For my needs, I think I will be going with an 05 481, even though the 585 is tempting. The 585 is markedly stiffer in the rear triangle not only laterally, but also vertically. It is by no means harsh, but square edge bumps and potholes come through the frame loud and clear when compared to the 481. As I've had two lower back surgeries, I think the vertical compliance of the 481 is worth the loss in efficiency. My average rides are well over 3 hours and 50 miles, all on poor roads and while I'd love the 585 going up some of the hills, I suspect I'd be a bit more sore afterwards.

Scotland Boy - if you don't have back issues, go and get yourself a 585. It's only $300 more for the frameset and when you get the post you can get a USE Alien, saving 70 gm. off the Ergopost (which looks kinda funky anyway.) Have fun - I think you'll dig it.

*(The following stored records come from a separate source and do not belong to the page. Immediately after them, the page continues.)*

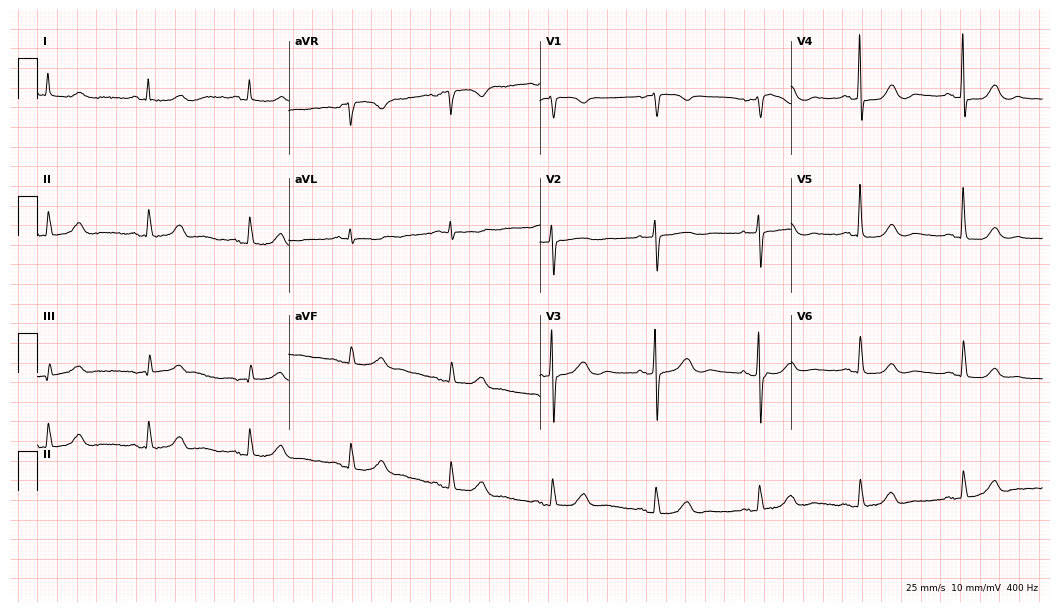
12-lead ECG from a female patient, 81 years old. Screened for six findings — first-degree AV block, right bundle branch block, left bundle branch block, sinus bradycardia, atrial fibrillation, sinus tachycardia — none is recorded. Other findings, if any, are not listed.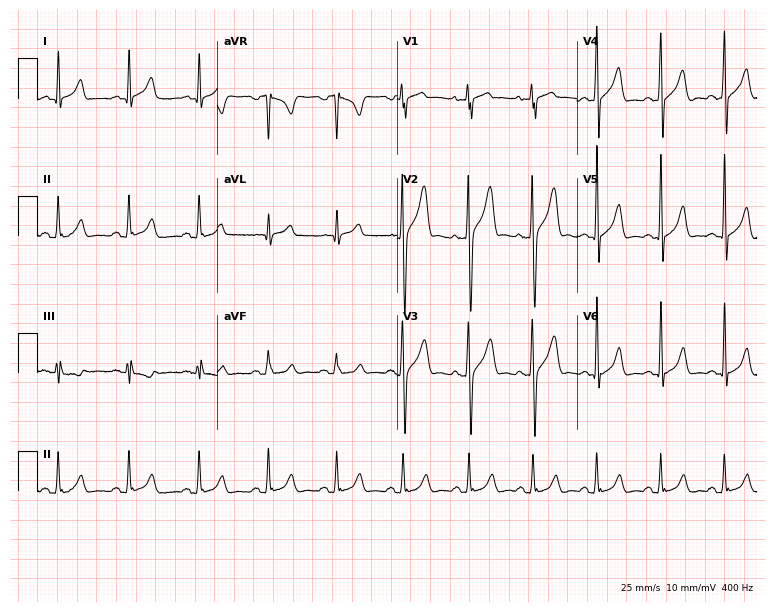
Resting 12-lead electrocardiogram (7.3-second recording at 400 Hz). Patient: a 41-year-old male. Read as a normal ECG.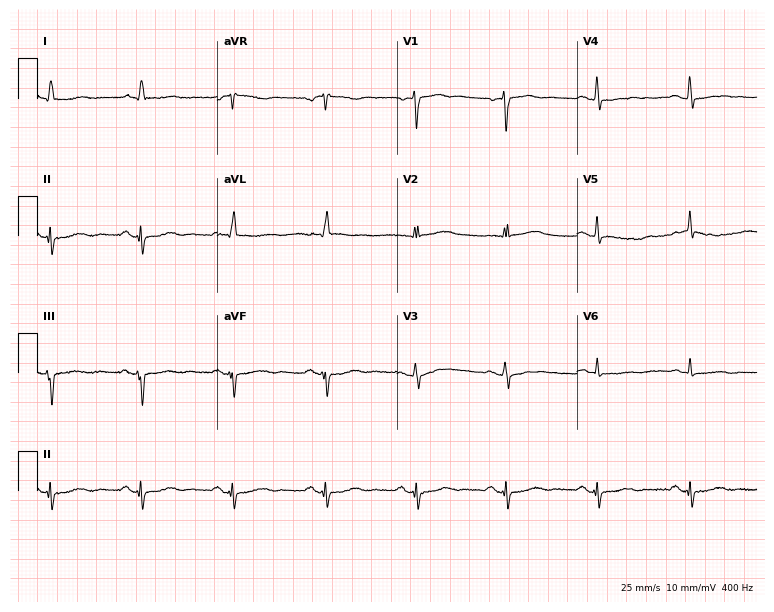
12-lead ECG from a female, 66 years old. Screened for six findings — first-degree AV block, right bundle branch block, left bundle branch block, sinus bradycardia, atrial fibrillation, sinus tachycardia — none is recorded. Only these six findings were labelled.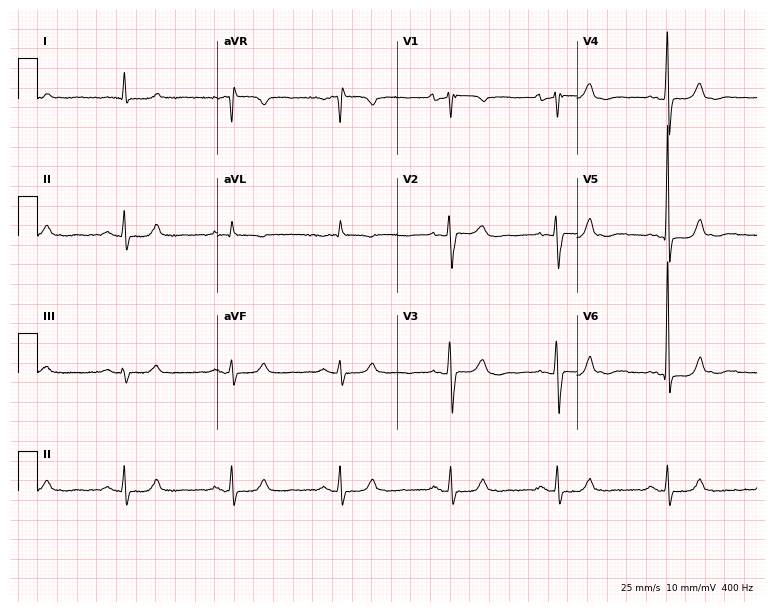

Incidentally, the 585 had a Look crank on it. Looked dope and seemed stiffer than my FSA compact carbon, but I'm sure the differing BB's played a role as well.


----------



## Scotland Boy (Nov 11, 2004)

peterpen said:


> ok, got to ride a 585 for 20 minutes today after 40 minutes on an 04 KG481SL (f**kers didn't have 05 481's, just 555 and 585.) so...


Thanks for the great review Peterpen.  . That settles it.

I hope you had enough time on the 481SL. I must say I am more than happy with mine, except the size. This is what started all this off. I don't think there are any differences between the '04 and '05 481SL's other than the '05 version has the new lighter HSC 5 SL fork. Oh, and there are new paint jobs.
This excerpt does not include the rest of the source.